To review the different strategies, let’s let some experts explain it. Paul Chance summarizes the different successful approaches with ratio vs. interval schedules:
In the case of a choice among ratio schedules, the matching law correctly predicts choosing the schedule with the highest reinforcement frequency. In the case of a choice among interval schedules, the matching law predicts working on each schedule in proportion to the amount of reinforcers available on each. —(Chance, 2003)
Michael Domjan lists some situations in which there are complications when computing the matching law:
Departures from matching occur if the response alternatives require different degrees of effort, if different reinforcers are used for each response alternative, or if switching from one response to the other is made more difficult.— (Domjan, 2000)
The Matching Law in Real Life
There’s a reason psychologists perform their experiments in enclosures such as Skinner boxes, where there are very few visual, auditory, and other distractions. It is to minimize the competing reinforcers and prevent or control concurrent schedules.
Let’s say our little experiment with the machines is in the real world, though. There are a thousand reasons that your behavior might not exactly follow the simple version of the matching law formula for two possible reinforcers. Someone might be smoking next to Machine 1 and it makes you cough. There may be a glare on the screen of Machine 2 and you get a headache every time you go over there. Maybe you are left-handed and one of the machines is more comfortable for you to play. Heck, you may need to leave to go to the bathroom.
But you know what? The complications added by these other stimuli don’t “disprove” the matching law. They just force you to add more terms to the equation. In this example, most of the competing stimuli would lead to behaviors subject to aversive control. Yep, the matching law works for negative reinforcement as well.
The matching law applies to reinforcer value, too. If the schedules were the same as described above but Machine 1 (VI3) paid out only $50 and Machine 2 (VI15) paid out $1,000, you might still pull the Machine 1 lever more times. But you would be intent on not missing the opportunity for Machine 2. The ratio would skew toward Machine 2 as you pulled its lever more often.
In the real world, there are always multiple reinforcers available and they are all on different but concurrent schedules.

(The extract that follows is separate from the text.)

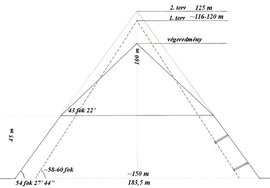 Tört falú piramis (bent pyramid) tervezési és építési szakaszai

And concurrent schedules—in the lab and in life—are where we see the effects of the matching law. And they are why the matching law can bite us in the butt, time and again in training. How about with loose leash walking? The outside world is full of potential reinforcers on concurrent schedules. On the one hand, there is your own schedule of reinforcement for loose leash walking, hopefully a generous one. It should be generous because you are competing with things like the ever-present interesting odors on the ground. Things like fire hydrants and favorite bushes probably pay off 100% of the time. Birds and squirrels are often available to sniff after and try to chase. What does this predict for your dog’s behavior when she is surrounded by all those rich reinforcement schedules? The matching law is a really good reason not to thin your reinforcement schedules, especially out in public.

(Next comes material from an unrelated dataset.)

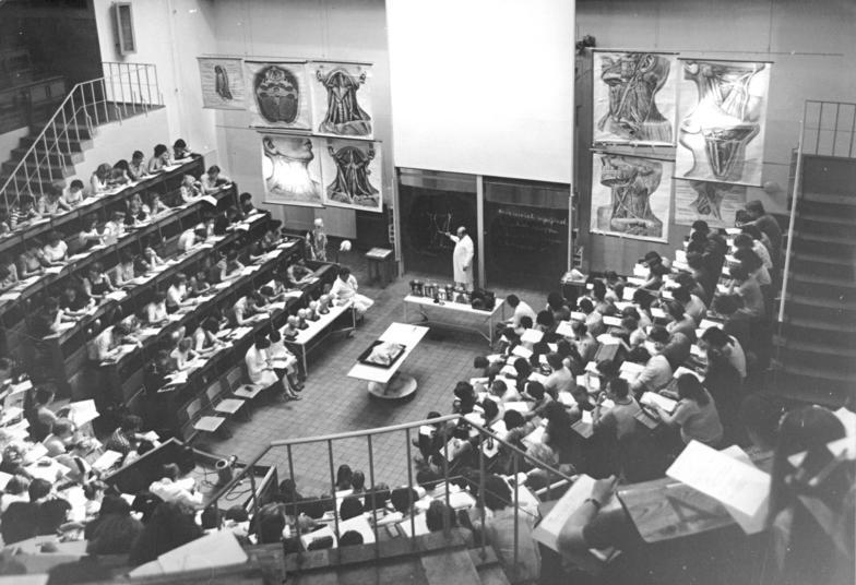 Leipzig, Universität, Hörsaal, Anatomievorlesung ADN-ZB Grubitzsch 22.6.81 Leipzig: Jeder 5. Student der Leipziger Karl-Marx-Universität ist Mediziner. Im Hörsaal des Anatomischen Instituts der Karl-Marx-Universität erhalten die Studenten eine Grundausbildung, u.a. bei Prof. Dr. sc. med. Gerald Leutert. An der Leipziger alma mater studieren zur Zeit mehr als 15000 junge Menschen an 20 Sektionen, neuen Instituten und im Bereich Medizin. Etwa ein Zehntel der Studenten sind Ausländer aus über 60 Ländern der Erde. (siehe 6N) Abgebildete Personen: Leutert, Gerald: Rektor der Karl-Marx-Universität Leipzig, DDR

When our dogs stray from the activities that we may prefer for them, they are doing what comes naturally to any organism. They are “shopping around” for the best deal. It correlates with survival.
That “shopping around” is codified in the matching law. Given multiple behaviors on different schedules, the animal will learn the likelihood of payoffs for all of them and adjust its behavior accordingly. That includes that we trainers can adjust our behavior—specifically our reinforcement schedules—so the matching law doesn’t make mincemeat of our training.
For further reading:
- The Matching Law: A Tutorial for Practitioners
- Choice, matching, and human behavior: A review of the literature
- Doesn’t Intermittent Reinforcement Create a Stronger Behavior?
This post is part of Companion Animal Psychology’s 2018 #Train4Rewards Blog Party! For other articles from the Blog Party, click the box.
Baum, W. M. (1974). On two types of deviation from the matching law: Bias and undermatching. Journal of the experimental analysis of behavior, 22(1), 231-242. http://www.ncbi.nlm.nih.gov/pmc/articles/PMC1333261/pdf/jeabehav00117-0229.pdf
Chance, P. (2003). Learning and behavior. Wadsworth.
Domjan, M. (2000). The essentials of conditioning and learning. Wadsworth/Thomson Learning.
Herrnstein, R. J. (1961). Relative and absolute strength of response as a function of frequency of reinforcement. Journal of the experimental analysis of behavior, 4(3), 267-272.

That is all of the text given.